W końcu Krzysztof wyjechał do Niemiec za pracą.
– Przepraszam – napisał mi w SMS-ie. – Muszę zadbać o rodzinę.
Miałam wtedy trzydzieści sześć lat i poczucie, że moje życie jest jednym wielkim nieporozumieniem.
Próbowałam jeszcze raz – tym razem z Markiem, rozwodnikiem z dwójką dzieci. Był czuły i opiekuńczy, ale jego była żona nie pozwalała mu zabierać dzieci do mnie do domu.
– Nie chcę, żeby moje dzieci widziały cię jako nową mamę – powiedziała mi prosto w twarz podczas przypadkowego spotkania pod Biedronką.
Marek coraz częściej znikał na całe weekendy.

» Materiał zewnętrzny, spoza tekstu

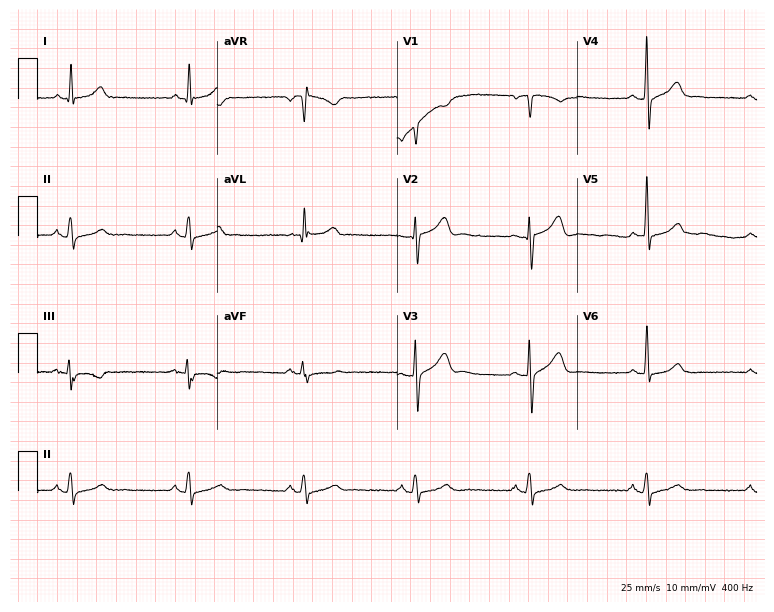
Standard 12-lead ECG recorded from a male patient, 55 years old (7.3-second recording at 400 Hz). Read as a normal ECG.
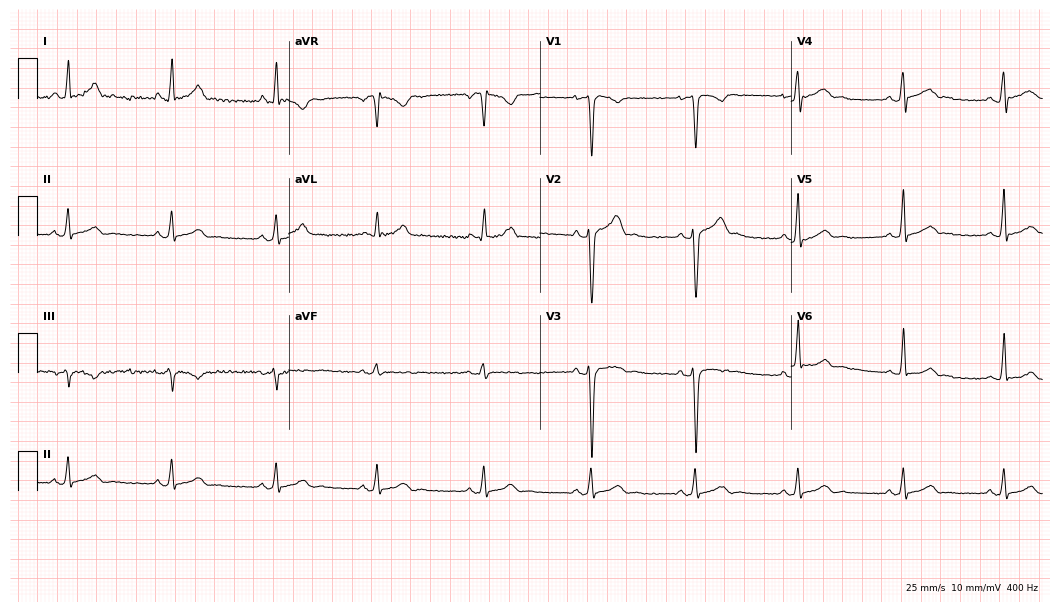
ECG (10.2-second recording at 400 Hz) — a 25-year-old male. Screened for six findings — first-degree AV block, right bundle branch block, left bundle branch block, sinus bradycardia, atrial fibrillation, sinus tachycardia — none is recorded.
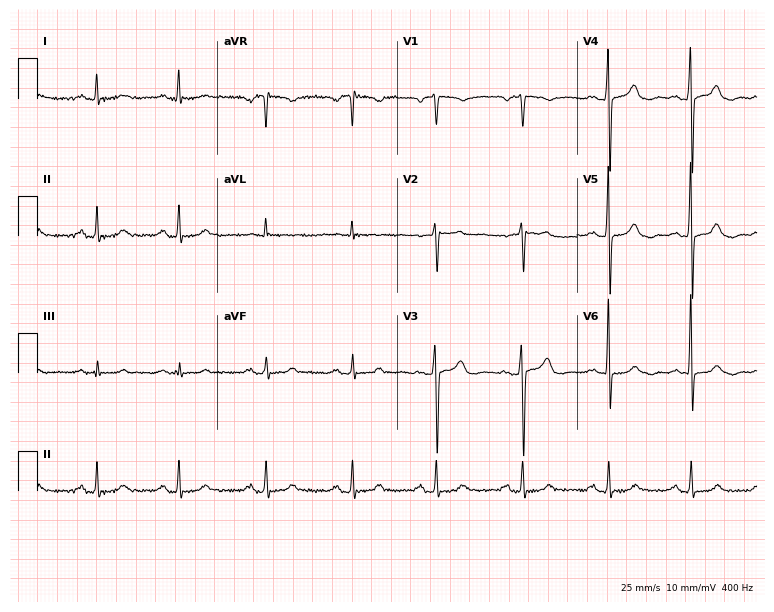
Standard 12-lead ECG recorded from a woman, 59 years old. Read as a normal ECG.
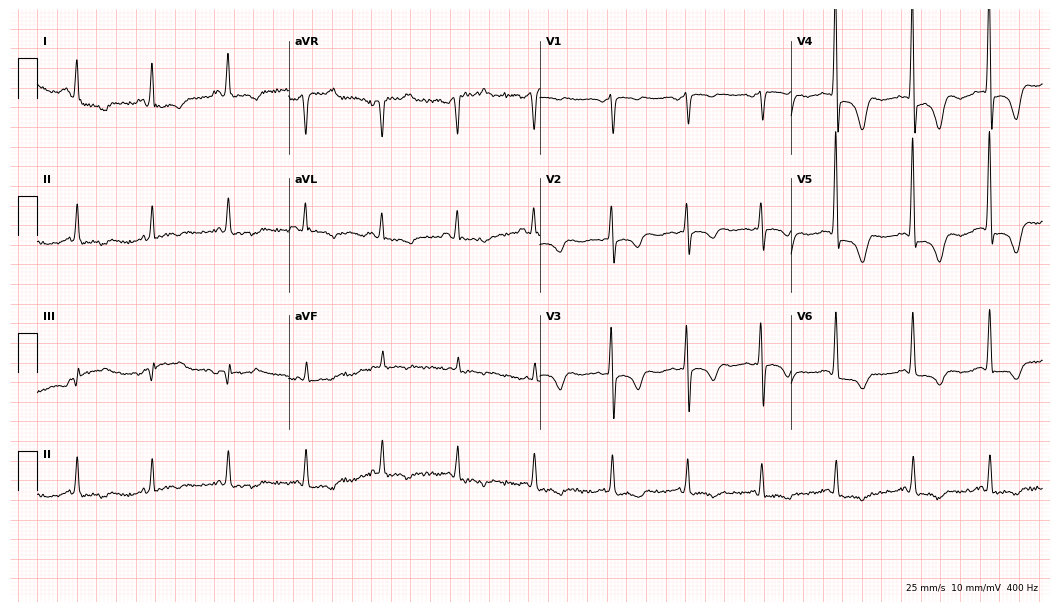
ECG — an 83-year-old woman. Screened for six findings — first-degree AV block, right bundle branch block, left bundle branch block, sinus bradycardia, atrial fibrillation, sinus tachycardia — none is recorded. Only these six findings were labelled.
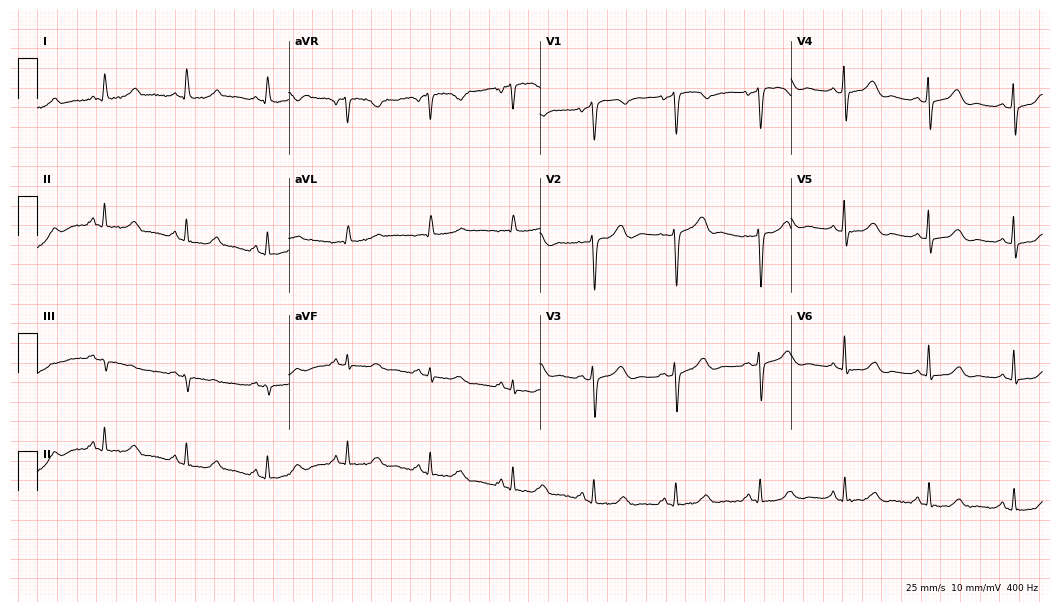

W końcu przestał odbierać telefony.
W wieku czterdziestu lat zostałam sama. Bez rodziny, bez dzieci, bez nadziei na zmianę losu. Moja matka przestała do mnie dzwonić po tym, jak powiedziałam jej przez telefon:
– Mamo, nie będę miała dzieci. Pogódź się z tym.
Odpowiedziała tylko:
– Jesteś moją największą porażką.
Dziś siedzę przy kuchennym stole i patrzę przez okno na szare bloki Pragi Południe. Słyszę śmiech dzieci bawiących się na podwórku i czuję ukłucie zazdrości wobec kobiet prowadzących wózki z niemowlętami.
Czasem pytam siebie: gdzie popełniłam błąd? Czy naprawdę byłam aż tak ślepa? Czy miłość zawsze musi oznaczać cierpienie?
Piszę to wszystko nie po to, by ktoś mi współczuł. Chcę tylko ostrzec inne kobiety: nie pozwólcie sobie wmówić, że musicie być czyjąś „drugą opcją”. Nie traćcie siebie dla cudzych obietnic i kłamstw.
Czy samotność to kara za naiwność? Czy jeszcze można zacząć od nowa po czterdziestce? A może już zawsze będę tylko cieniem własnych marzeń?